The decimal and spaced-out 16 bit signed binary integer representations are to the left.  Following that are the numbers converted into a sign and an unsigned integer, with leading zeroes removed.   Then those integers have there corresponding sign bit tacked on to the right end, with negative being a "1".

This right column of binary numbers is what we want to store in a compact form.  The big problem is that their lengths vary dramatically.

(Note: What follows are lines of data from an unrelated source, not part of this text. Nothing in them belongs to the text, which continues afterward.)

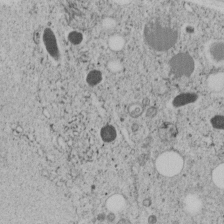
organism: C. elegans
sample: C. elegans embryo early stage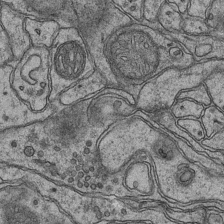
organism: Mouse
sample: CA1 Hippocampus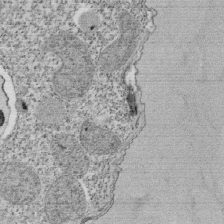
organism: Tetrahymena
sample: Cilia in tetrahymena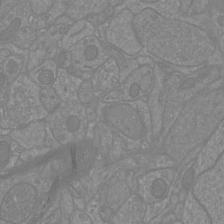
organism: Mouse
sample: Cortical neurons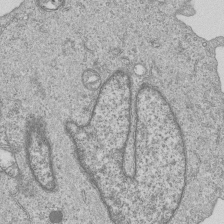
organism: Human
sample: MDA-MB-231 cells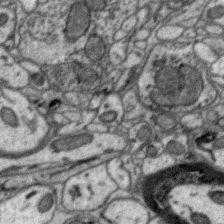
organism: Zebra finch
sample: Brain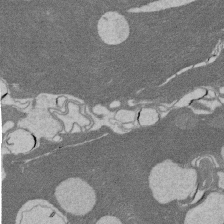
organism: Rat
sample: Salivary granule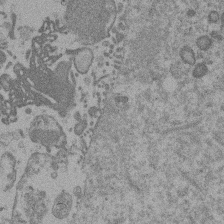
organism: Mouse
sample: Dividing mouse embryo 1 cell stage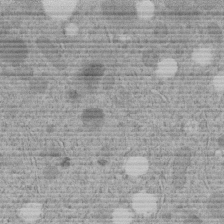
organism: C. elegans
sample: C. elegans embryo early stage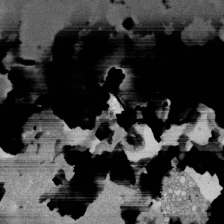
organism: Mouse
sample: ED-1 cell nuclei; centrioles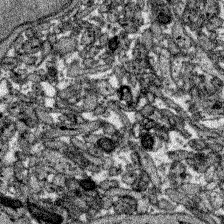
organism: Zebrafish
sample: Larval olfactory bulb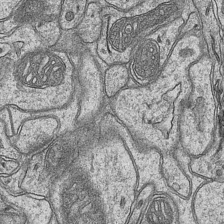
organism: Mouse
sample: CA1 Hippocampus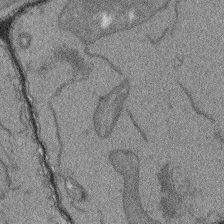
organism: Arabidopsis thaliana
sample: Root tip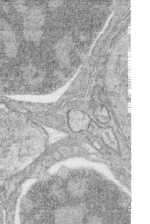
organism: Zebrafish
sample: synaptic ribbons in rod cells and cone cells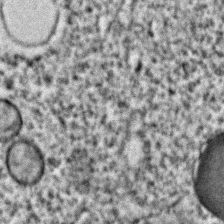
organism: C. elegans
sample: C. elegans embryo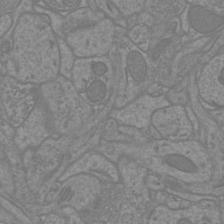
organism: Mouse
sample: Cortical neurons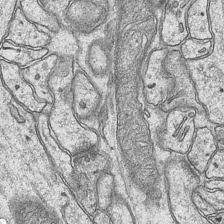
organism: Mouse
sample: CA1 Hippocampus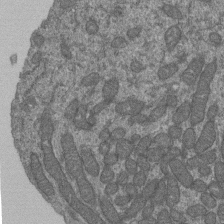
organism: Human
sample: Retinal organoid Rod and Cone cells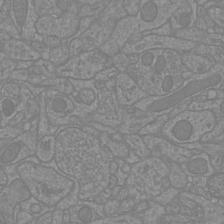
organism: Mouse
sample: Cortical neurons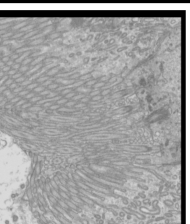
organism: Mouse
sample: Cilia; mouse epididymis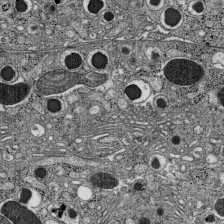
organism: C57BL Mouse
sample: Pancreatic islet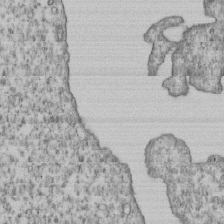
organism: Human
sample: MDA-MB-231 cells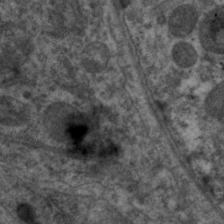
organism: C. elegans
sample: Pharynx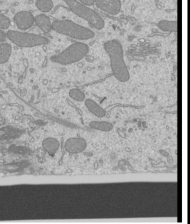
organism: Mouse
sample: Cilia; mouse epididymis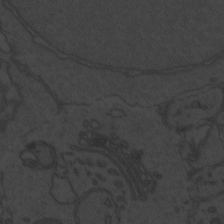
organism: Zebrafish
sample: Macrophage infected with Toxoplasma gondii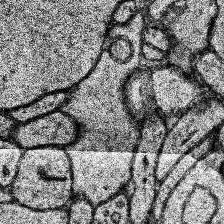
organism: Human
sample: Temporal Lobe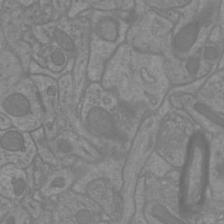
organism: Mouse
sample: Cortical neurons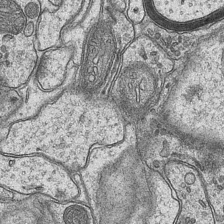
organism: Mouse
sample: CA1 Hippocampus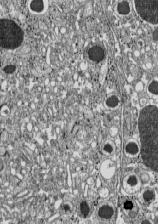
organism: C57BL Mouse
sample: Pancreatic islet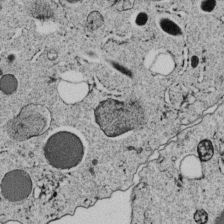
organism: C. elegans
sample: C. elegans embryo early stage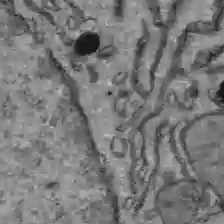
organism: C57BL Mouse
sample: Liver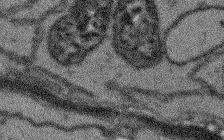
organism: Arabidopsis thaliana
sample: Root tip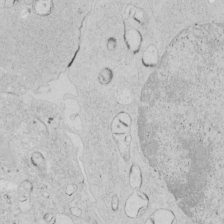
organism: Human
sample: Mitochondria in HCT116 cells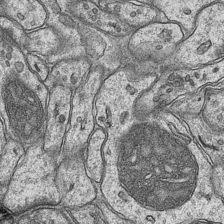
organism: Mouse
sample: CA1 Hippocampus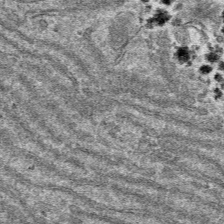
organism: Mouse
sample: Mouse hepatocytes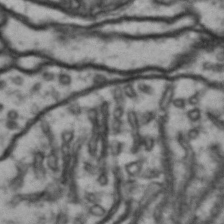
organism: Drosophila
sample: Brain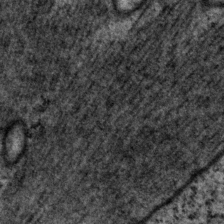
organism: P. pacificus
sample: Pharynx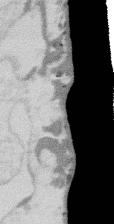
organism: Mouse
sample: T cell stromal cell synapse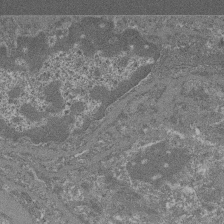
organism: Mouse
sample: Glomerulus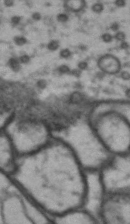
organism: Drosophila
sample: Brain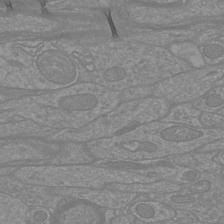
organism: Mouse
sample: Cortical neurons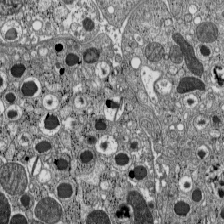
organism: C57BL Mouse
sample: Pancreatic islet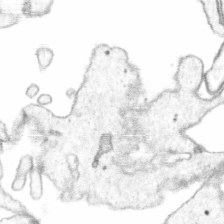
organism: Human
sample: HeLa cells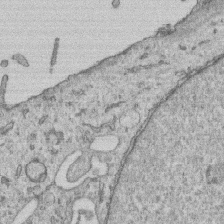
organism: Human
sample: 1205lu cells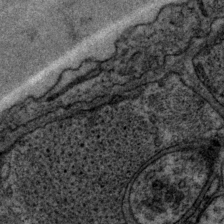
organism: P. pacificus
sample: Pharynx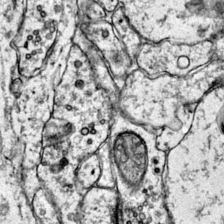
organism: Mouse
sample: Primary visual cortex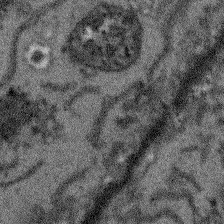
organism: Arabidopsis thaliana
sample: Root tip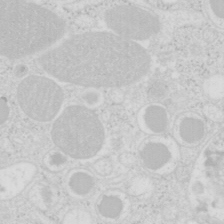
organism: Mouse
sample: Pancreas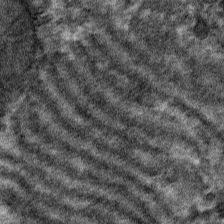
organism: Mouse
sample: Mouse hepatocytes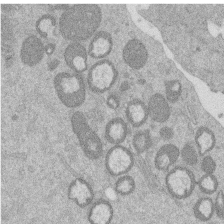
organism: Mouse
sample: Dividing mouse embryo 1 cell stage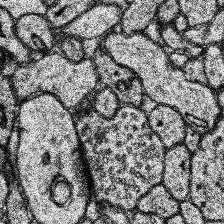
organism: Human
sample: Temporal Lobe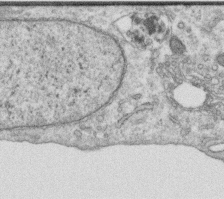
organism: Human
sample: Centriole in RPE cells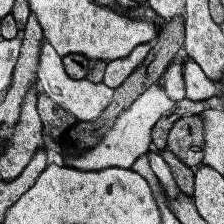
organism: Human
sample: Temporal Lobe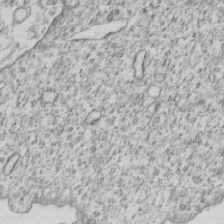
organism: Human
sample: MDA-MB-231 cells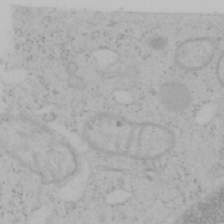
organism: Mouse
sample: OT-I killer T cells with ID8 ovarian cancer cells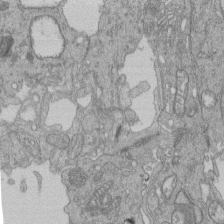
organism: Human
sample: Retinal organoid Rod and Cone cells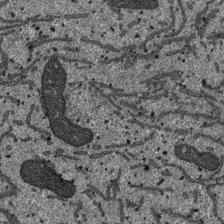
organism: Human
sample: Lung epithelial cells infected with SARS-CoV-2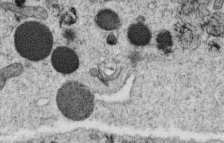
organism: C. elegans
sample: C. elegans oocyte; sperm cells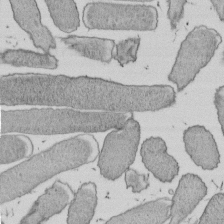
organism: E. coli
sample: Bacterial nucleoid

The first part of the Rice algorithm is to decide a "boundary" column, in this set of numbers.  To the right, the bits are generally an impossible-to-compress mixture of 1s and 0s.  To the left, for some samples at least, there are some extra ones and zeros which we need to code as well.  For example, by some algorithm (which can be complex and iterative for Rice coding of these numbers on the left) a decision is made to set the boundary so that, in this example, the right-most 6 bits (including the sign bit which has been attached) is regarded as uncompressible.  These bits will be sent directly to the output file.  Also, by some means, the decoder has to be told, via a number in the output file, to expect this six bit wide stream of bits.  (The decoder already knows the block length, which is typically fixed, so when it receives 48 bits, in this case of an 8 sample frame, in the context of already having been told to expect 6 bits of each sample sent directly, then it knows exactly how to use these 48 bits.  Typically lossless audio programs use longer frames, say several hundred samples.)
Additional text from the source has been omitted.